▶ **WHAT TO PRODUCE**
Having found the line containing "sample: Cilia in tetrahymena" in the records below, copy that line and each later one exactly, dropping pictures.

▶ **DATA PROVIDED**
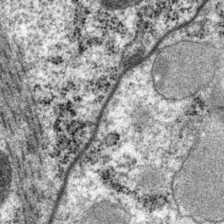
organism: P. pacificus
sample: Pharynx
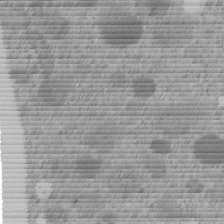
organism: C. elegans
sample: C. elegans embryo early stage
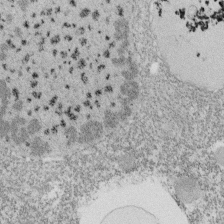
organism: Tetrahymena
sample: Cilia in tetrahymena
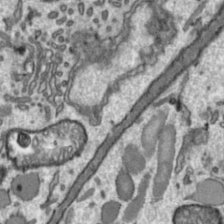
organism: Toxoplasma gondii
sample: Parasites in a vacuole inside a host cell
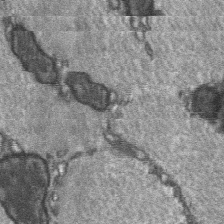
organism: C57BL Mouse
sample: Soleus
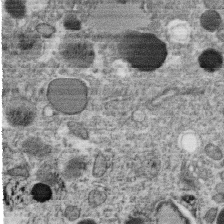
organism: C. elegans
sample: C. elegans oocyte; sperm cells
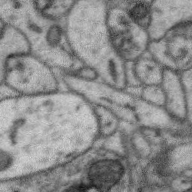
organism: Zebra finch
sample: Brain
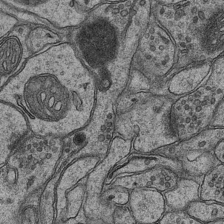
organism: Mouse
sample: CA1 Hippocampus
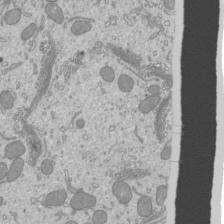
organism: Mouse
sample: Cilia; mouse epididymis
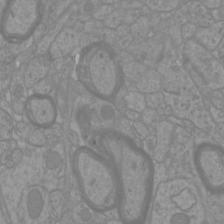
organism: Mouse
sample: Cortical neurons
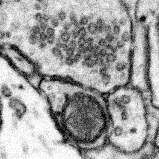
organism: Mouse
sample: Somatosensory cortex neuropil
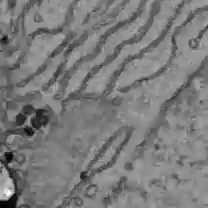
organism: C57BL Mouse
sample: Liver
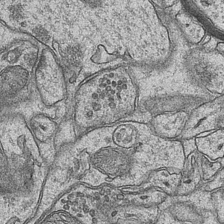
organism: Mouse
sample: CA1 Hippocampus
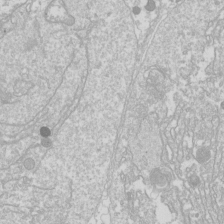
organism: Drosophila
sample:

▶ **SOLUTION FOR THIS EXERCISE**
sample: Cilia in tetrahymena
organism: Toxoplasma gondii
sample: Parasites in a vacuole inside a host cell
organism: C57BL Mouse
sample: Soleus
organism: C. elegans
sample: C. elegans oocyte; sperm cells
organism: Zebra finch
sample: Brain
organism: Mouse
sample: CA1 Hippocampus
organism: Mouse
sample: Cilia; mouse epididymis
organism: Mouse
sample: Cortical neurons
organism: Mouse
sample: Somatosensory cortex neuropil
organism: C57BL Mouse
sample: Liver
organism: Mouse
sample: CA1 Hippocampus
organism: Drosophila
sample:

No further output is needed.